For a triprotic acid, we're going to see the relationships between the K values and their respective KB values are shown as all right. So when it comes to a triprotic acid, sometimes you'll hear the term polyprotic acid. That just means it has more than two. OK, but for this level of chemistry, triprotic is a sealing.
Now with a triprotic acid, we actually have four different forms that it can take as it slowly gives up an H+ at each step. In the first one we have H3A. It has full possession of all of its acidic H ions, so this would represent the acidic form Here. Giving away the first H would create H2A-, Giving away that first H+ is tied to Ka1 here, this is somewhere in the middle, so we're going to call this the intermediate form 1.
H2A- can donate the second H+ and become HA2-, giving away the second H+ is connected to Ka2. This is somewhat in the middle, so this is the intermediate form 2. Then finally HA2- can donate away its final H+ ion to create A3-. So this would give us Ka3. This final form has lost all of its acidic H+ ions. This is the basic form.

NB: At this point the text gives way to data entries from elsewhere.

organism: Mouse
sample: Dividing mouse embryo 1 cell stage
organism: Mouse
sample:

Now, we talked about the relationship between Ka and Kb. So how is Kb related to this? Well, let's say we're starting out with the basic form and we decided we're going this way. Accepting the first H ion would change A3- into HA2-. Accepting the first H+ means we're connected to Kb1. This form here could accept an H and become this intermediate form 1. Here accepting the second H+ would be Kb2, and then finally H2A- could accept the final H to become the acidic form again. So accepting that third H+ would be connected to Kb3.
This line of thinking is what connects these sets of K and Kb values together. So Ka1 is connected to Kb3 and then multiplying together gives us Kw. You would say Ka2 times Kb2 is connected to Kw and then finally Ka3 times Kb1 gives us Kw. Here. If we take a look at equilibrium expressions, we have phosphoric acid, which is a pretty common type of triprotic acid here. So here we're going to say it's a weak acid, so it would react with water in its liquid form.

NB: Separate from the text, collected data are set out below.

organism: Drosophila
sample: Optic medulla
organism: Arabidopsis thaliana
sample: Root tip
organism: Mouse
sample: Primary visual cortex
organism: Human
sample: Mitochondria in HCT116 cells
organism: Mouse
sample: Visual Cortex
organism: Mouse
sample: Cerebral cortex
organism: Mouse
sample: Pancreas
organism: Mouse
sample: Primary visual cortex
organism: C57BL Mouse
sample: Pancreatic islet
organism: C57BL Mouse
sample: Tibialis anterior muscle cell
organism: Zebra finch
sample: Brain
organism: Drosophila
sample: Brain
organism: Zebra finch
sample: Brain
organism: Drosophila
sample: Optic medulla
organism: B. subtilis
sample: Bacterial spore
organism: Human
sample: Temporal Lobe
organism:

Since it's an acid, it gives away an H+ and it becomes H2PO4- and water becomes H3O+. We're talking about giving away the first K The first H+ we're dealing with Ka1. Ka1 is products over reactants. So this would be dihydrogen phosphate times the hydronium ion divided by phosphoric acid. We're continuing. We're now starting out with the intermediate form 1. It can react with the second water molecule donating its H+ to become HPO42-, which is hydrogen phosphate and the hydronium ion.
We're talking about losing the second H+, so this is Ka2. Products over reactants will give me hydrogen phosphate times the hydronium ion. And then we'd say here we have dihydrogen phosphate on the bottom. And then finally we have our intermediate form, one that was created in the top in the equation above. It can react with yet another water molecule, giving away an H+ to create itself into phosphate ion and then hydronium ion again. We're talking about giving away the 3rd and final H+, So this would be Ka3.
Products over reactions would be phosphate times hydronium ion divided by hydrogen phosphate ion. So these would represent the equilibrium expressions based on the different stages of a triprotic acid donating an H+ away to various water molecules, right? So you can see that triprotic acid, there's a lot more involved. Make sure you're tracking correctly what kind of Ka or Kb is involved, depending on the question asked, right? So just remember, triprotic acids have 3 acidic hydrogens, which makes things a little bit more tricky.